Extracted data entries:
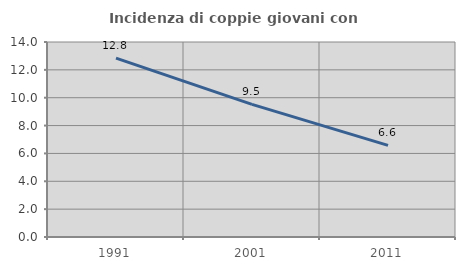
| Category | Incidenza di coppie giovani con figli |
|---|---|
| 1991.0 | 12.844 |
| 2001.0 | 9.524 |
| 2011.0 | 6.579 |
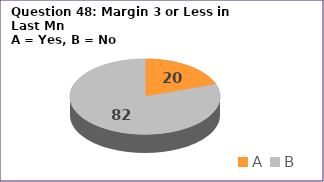
| Category | Series 0 |
|---|---|
| A | 20 |
| B | 82 |
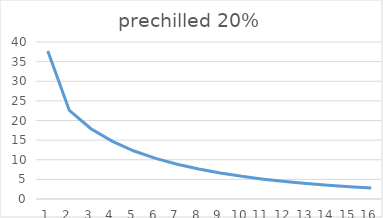
| Category | Series 0 |
|---|---|
| 0 | 37.7 |
| 1 | 22.567 |
| 2 | 17.896 |
| 3 | 14.676 |
| 4 | 12.226 |
| 5 | 10.336 |
| 6 | 8.863 |
| 7 | 7.648 |
| 8 | 6.629 |
| 9 | 5.776 |
| 10 | 5.06 |
| 11 | 4.455 |
| 12 | 3.938 |
| 13 | 3.502 |
| 14 | 3.123 |
| 15 | 2.798 |

## Task to carry out
Pictures are to be left out; otherwise, retype exactly the lines from the first line of the data through the line containing "9 | 5.776 |".

## Answer to this problem
| Category | Incidenza di coppie giovani con figli |
|---|---|
| 1991.0 | 12.844 |
| 2001.0 | 9.524 |
| 2011.0 | 6.579 |
| Category | Series 0 |
|---|---|
| A | 20 |
| B | 82 |
| Category | Series 0 |
|---|---|
| 0 | 37.7 |
| 1 | 22.567 |
| 2 | 17.896 |
| 3 | 14.676 |
| 4 | 12.226 |
| 5 | 10.336 |
| 6 | 8.863 |
| 7 | 7.648 |
| 8 | 6.629 |
| 9 | 5.776 |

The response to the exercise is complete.